У нас, у плоского народца, всякое случается - то повздорим, то застолье устроим с братанием… Бывает - выгоним кого-нибудь взашей из нашего круга. Но ненадолго - так, для острастки. На моей памяти выгоняли Дурака, любителя горланить песни и говорить «без обиняков»… Потом, правда, назад пустили, сжалились. Однако и номер у Дурачины теперь нулевой. А ведь мог бы быть первым… Мы, плоский народец, достаточно похожи на людей - по сути, такие же рабы страстей и обстоятельств (полагаю, поэтому-то нас к людям и приставили). Правда, есть и отличия. Например, мы не очень-то любим разговаривать. В девяноста процентах случаев нам, арканам, «все ясно». Мы редко спрашиваем что-либо друг у друга. Знак вопроса появился в нашем синтаксисе лет тридцать назад. А все привычка: чуть что интересно - идите к Заоблачным Вратам, за которыми водятся ответы на все-все-все вопросы.

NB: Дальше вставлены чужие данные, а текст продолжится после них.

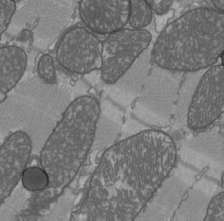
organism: C57BL Mouse
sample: Heart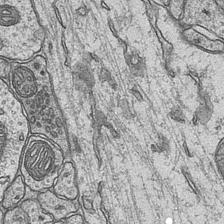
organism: Mouse
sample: CA1 Hippocampus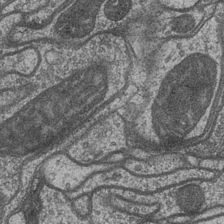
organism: Drosophila
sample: Optic medulla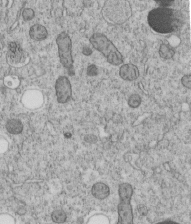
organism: C. elegans
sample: C. elegans embryo early stage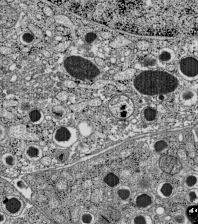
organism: C57BL Mouse
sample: Pancreatic islet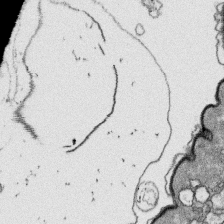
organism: Platynereis dumerilii
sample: Parapodia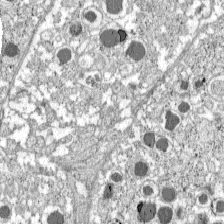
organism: C57BL Mouse
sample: Pancreatic islet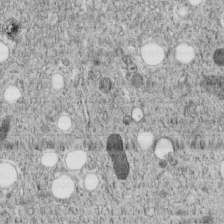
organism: C. elegans
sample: C. elegans embryo early stage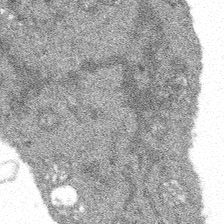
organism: Spongilla lacustris
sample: Multiple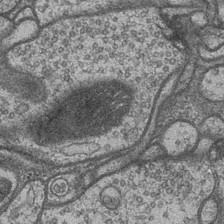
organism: Drosophila
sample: Optic medulla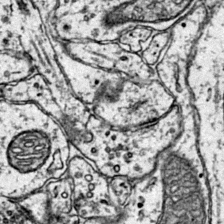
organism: Mouse
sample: Primary visual cortex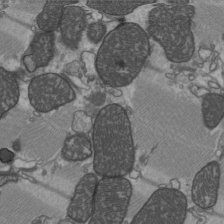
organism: C57BL Mouse
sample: Heart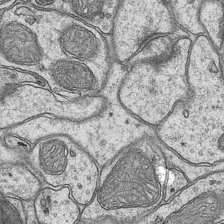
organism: Mouse
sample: CA1 Hippocampus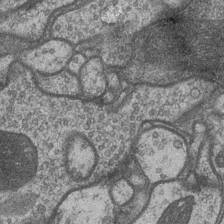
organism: Drosophila
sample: Optic medulla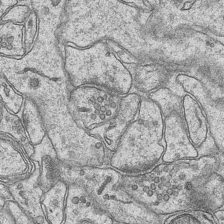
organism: Mouse
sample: CA1 Hippocampus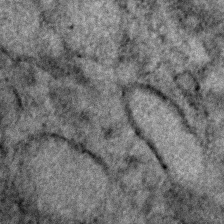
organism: Human
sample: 1205lu cells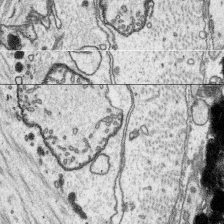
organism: Platynereis dumerilii
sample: Parapodia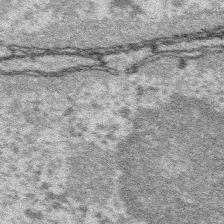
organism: Platynereis dumerilii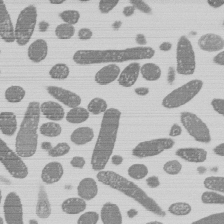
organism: E. coli
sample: Bacterial nucleoid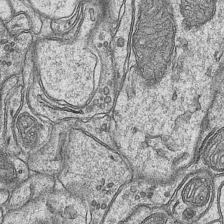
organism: Mouse
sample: CA1 Hippocampus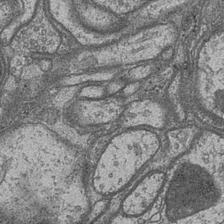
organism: Drosophila
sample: Optic medulla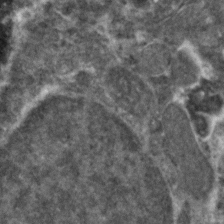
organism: Zebrafish
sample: Zebrafish embryo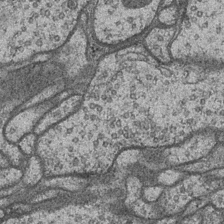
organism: Drosophila
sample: Optic medulla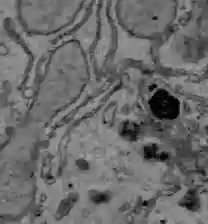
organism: C57BL Mouse
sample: Liver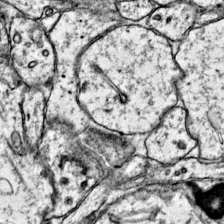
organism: Mouse
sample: Primary visual cortex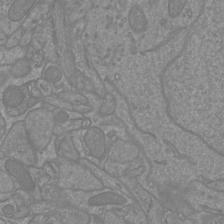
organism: Mouse
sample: Cortical neurons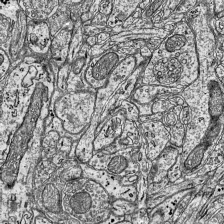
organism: Mouse
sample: Visual Cortex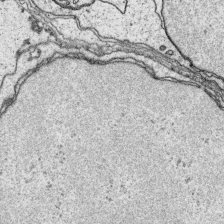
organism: Platynereis dumerilii
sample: Parapodia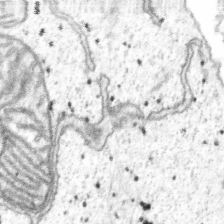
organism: Human
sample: HeLa cells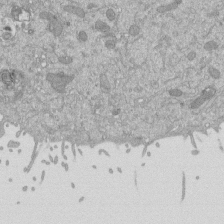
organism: Mouse
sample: ED-1 cell nuclei; centrioles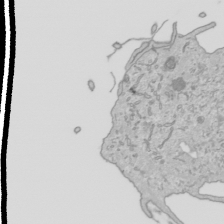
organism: Human
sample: Mitochondria in HCT116 cells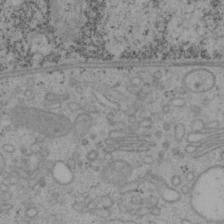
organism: Human
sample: HeLa cells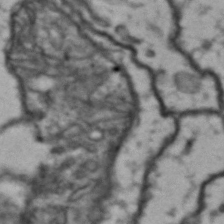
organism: Drosophila
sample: Brain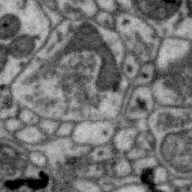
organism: Zebra finch
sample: Brain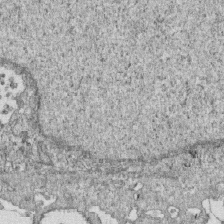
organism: Human
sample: HeLa cell HIV synapse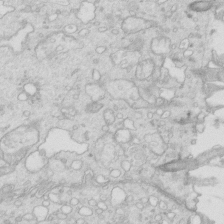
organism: Mouse
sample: Multiciliated cells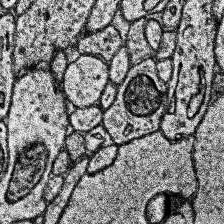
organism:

В сравнении с людьми мы, плоский народец, более миролюбивы. За несколько десятилетий существования нашей колоды свара с рукоприкладством у нас стряслась всего одна - когда драчуны с Пятерки Жезлов проиграли пари Семерке Жезлов, вооруженному дубьем детине… Помню, Ангел Умеренности разливал смутьянов водой… Смирность наша объясняется просто - мы знаем, вместе нам жить и жить, может, сто лет или двести, а в других обличьях, после гибели колоды - так и до скончания веков. Новеньких в коллектив не пришлют, старенькие не исправятся… Есть ли смысл скандалить? Теперь открою страшную тайну (пожалуй, даже прошепчу ее жарким шепотом!): мы, плоский народец, суть пленники. Подневольные мы картинки. Мы приставлены к людям, чтобы служить им, желаем мы этого или нет.
Нас отпустят на волю, лишь когда все люди на земле будут счастливы.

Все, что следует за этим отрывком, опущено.